- Location of Cundiyo, New Mexico
- Cundiyo, New Mexico Location in the United States
- Coordinates: 35°57′39″N 105°54′03″W﻿ / ﻿35.96083°N 105.90083°W
- Country: United States
- State: New Mexico
- County: Santa Fe

Area
- • Total: 0.95 sq mi (2.45 km^{2})
- • Land: 0.95 sq mi (2.45 km^{2})
- • Water: 0 sq mi (0.00 km^{2})
- Elevation: 6,683 ft (2,037 m)

Population (2020)
- • Total: 144
- • Density: 152/sq mi (58.8/km^{2})
- Time zone: UTC-7 (Mountain (MST))
- • Summer (DST): UTC-6 (MDT)
- Area code: 505
- FIPS code: 35-19500
- GNIS feature ID: 2408633

= Cundiyo, New Mexico =

Cundiyo is a census-designated place (CDP) in Santa Fe County, New Mexico, United States. It is part of the Santa Fe, New Mexico Metropolitan Statistical Area. As of the 2020 census, Cundiyo had a population of 144. The name means round hill of the little bells in Tewa.

==Geography==

According to the United States Census Bureau, the CDP has a total area of 0.5 sqmi, all land.

==Demographics==

As of the census of 2000, there were 95 people, 39 households, and 26 families residing in the CDP. The population density was 191.5 PD/sqmi. There were 42 housing units at an average density of 84.7 /sqmi. The racial makeup of the CDP was 53.68% White, 41.05% from other races, and 5.26% from two or more races. Hispanic or Latino of any race were 87.37% of the population.

There were 39 households, out of which 35.9% had children under the age of 18 living with them, 51.3% were married couples living together, 10.3% had a female householder with no husband present, and 30.8% were non-families. 30.8% of all households were made up of individuals, and 12.8% had someone living alone who was 65 years of age or older. The average household size was 2.44 and the average family size was 2.93.

In the CDP, the population was spread out, with 27.4% under the age of 18, 4.2% from 18 to 24, 32.6% from 25 to 44, 22.1% from 45 to 64, and 13.7% who were 65 years of age or older. The median age was 38 years. For every 100 females, there were 111.1 males. For every 100 females age 18 and over, there were 97.1 males.

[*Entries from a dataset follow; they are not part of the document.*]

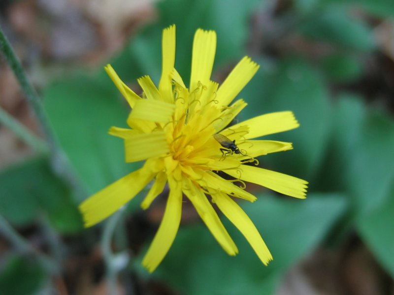 Wald-Habichtskraut Hieracium murorum, Müritz-Gebiet
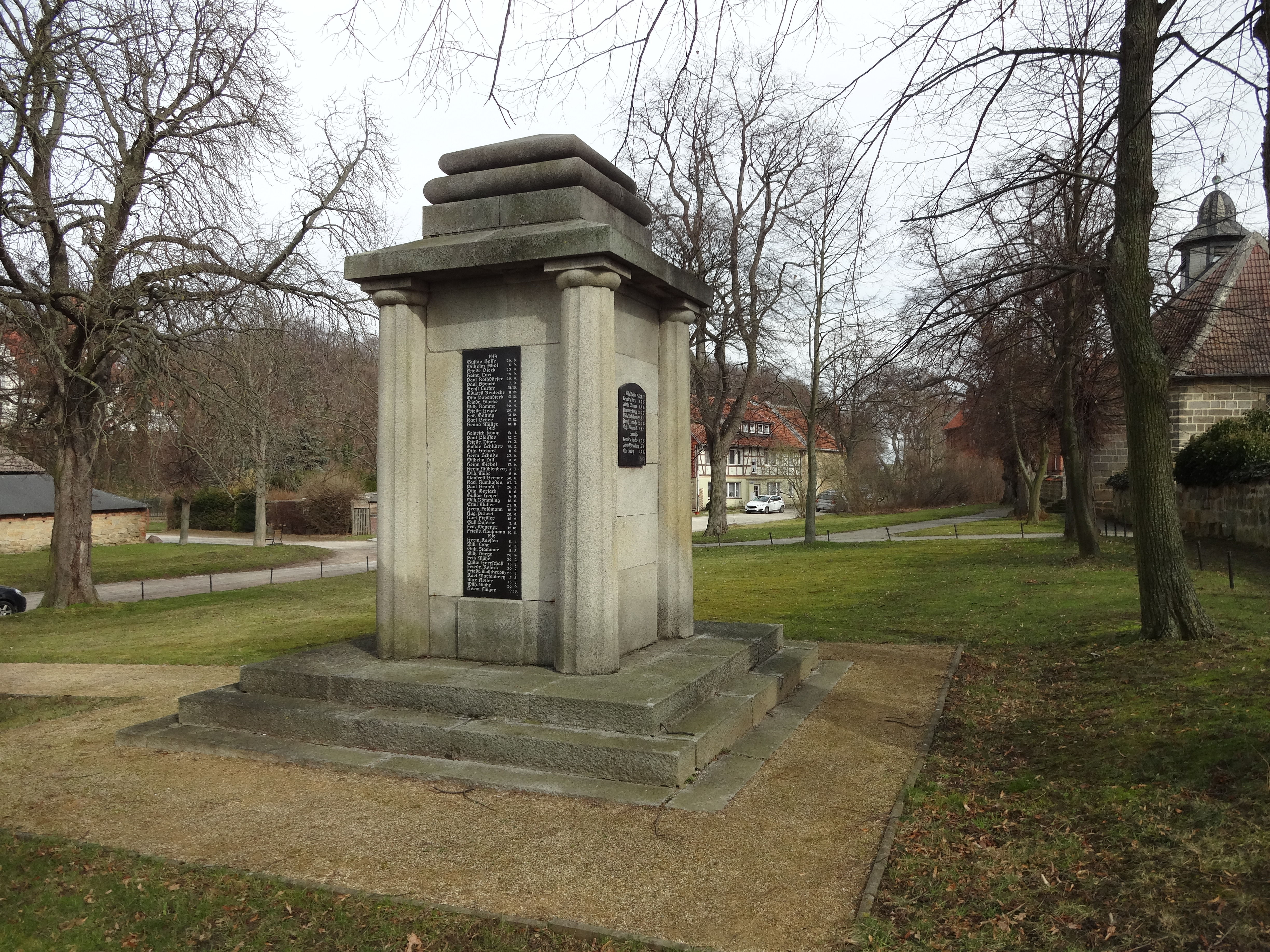 denkmalgeschütztes Kriegerdenkmal für die Gefallenen des Ersten Weltkriegs in Derenburg, Ortsteil von Blankenburg (Harz)
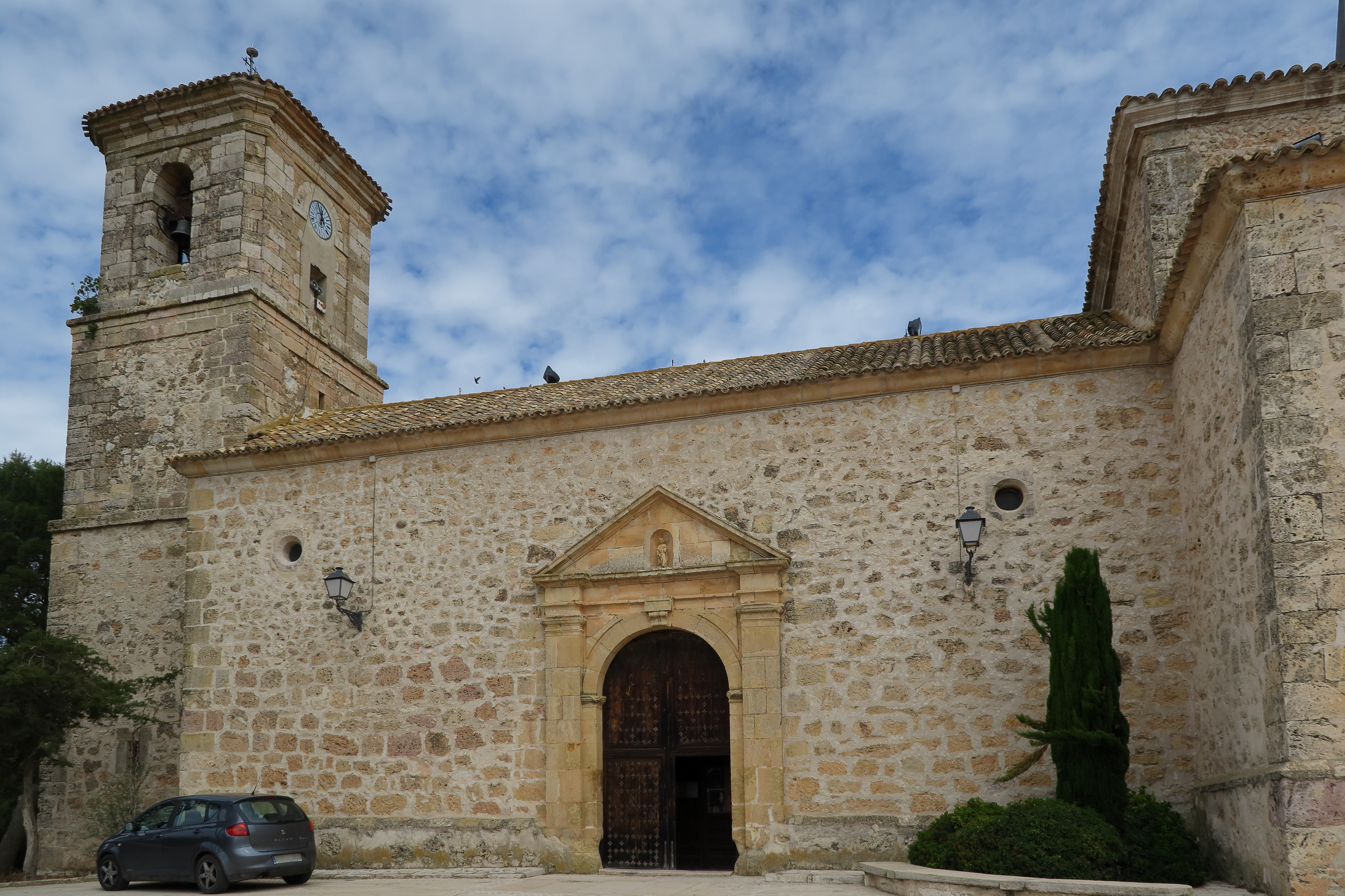 Villarrubio, Iglesia parroquial, fachada principal

The median income for a household in the CDP was $48,654, and the median income for a family was $48,654. Males had a median income of $36,250 versus $18,750 for females. The per capita income for the CDP was $18,722. There were 13.6% of families and 14.2% of the population living below the poverty line, including 31.4% of under eighteens and none of those over 64.

Historical population
| Census | Pop. | Note | %± |
| 2020 | 144 |  | — |
U.S. Decennial Census

==Education==
It is zoned to Pojoaque Valley Schools. Pojoaque Valley High School is the zoned comprehensive high school.